All of these innovative capabilities mean a world of radically different devices for communicating and interacting with each other in unprecedented ways,

Dr Tapani Ryhänen

Flexible, stretchable, foldable, self-cleaning and solar-chargeable: this is the new Morph design concept for the mobile devices of tomorrow that was launched in February at The Museum of Modern Art in New York City. Based on the latest nanotechnology and sensor research, the Morph design showcases the revolutionary leaps being explored by Nokia Research Center (NRC) in collaboration with Cambridge Nanoscience Centre, part of the Department of Engineering.

Nanoscale technologies lend themselves to the manufacture of incredibly strong yet flexible materials with such a degree of elasticity that devices can literally change shape to adapt to the task at hand.

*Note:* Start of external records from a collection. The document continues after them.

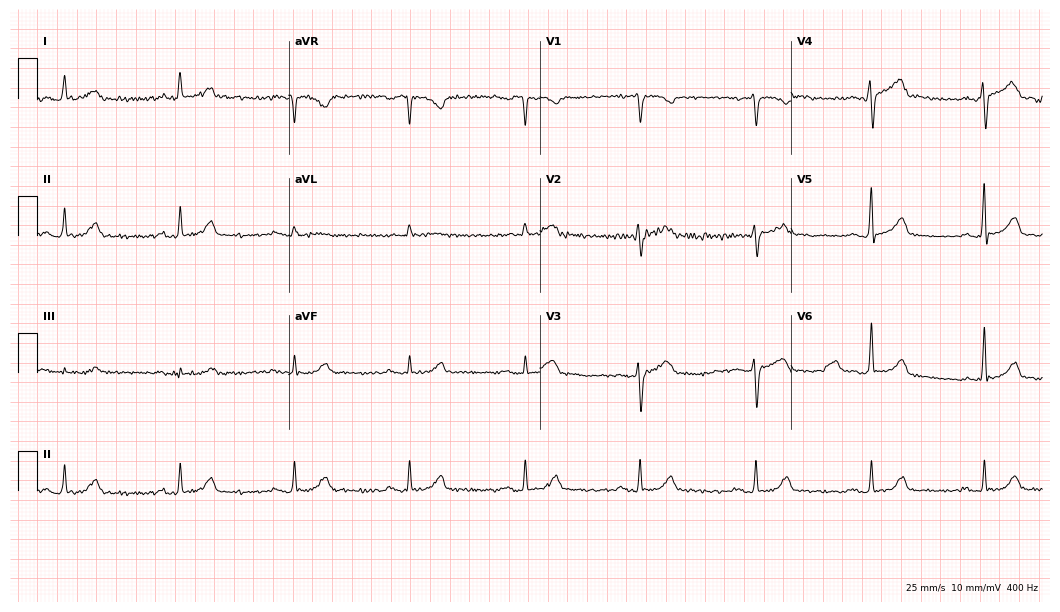
ECG (10.2-second recording at 400 Hz) — a 67-year-old man. Labelled as a normal ECG.
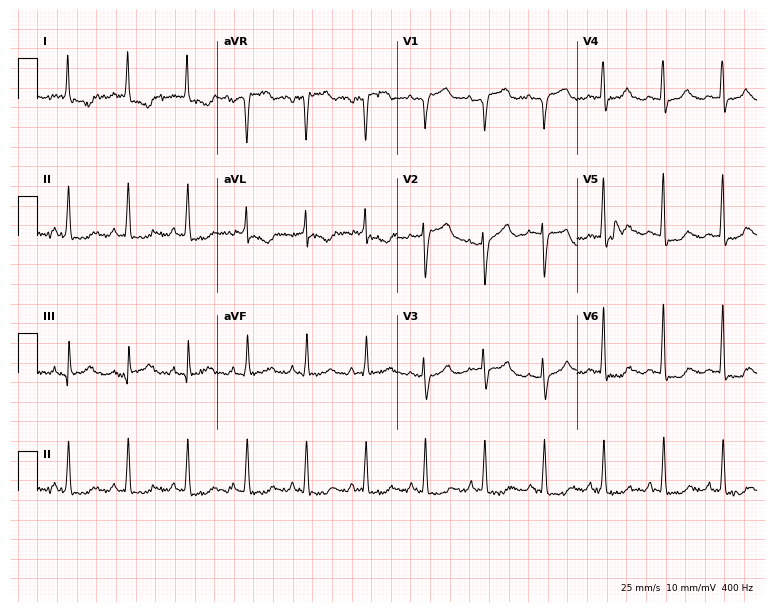
Standard 12-lead ECG recorded from a female, 48 years old (7.3-second recording at 400 Hz). None of these six findings is recorded: first-degree AV block, right bundle branch block, left bundle branch block, sinus bradycardia, atrial fibrillation, sinus tachycardia. Other findings, if any, are not listed.
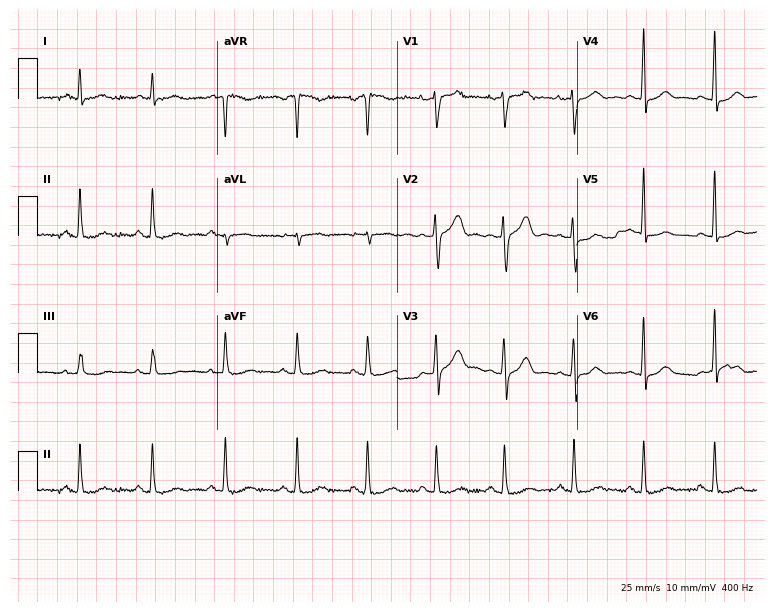
12-lead ECG from a male, 68 years old. No first-degree AV block, right bundle branch block, left bundle branch block, sinus bradycardia, atrial fibrillation or sinus tachycardia recorded for this tracing.

Nanostructured surfaces repel water and dirt, and in-built nanosensors have the potential to allow users to examine the environment around them in completely new ways.

‘All of these innovative capabilities mean a world of radically different devices for communicating and interacting with each other in unprecedented ways,’ said Dr Tapani Ryhänen, Head of the NRC Cambridge UK Laboratory. ‘The research we are carrying out is fundamental to this as we seek a safe and controlled way to develop and use new materials.’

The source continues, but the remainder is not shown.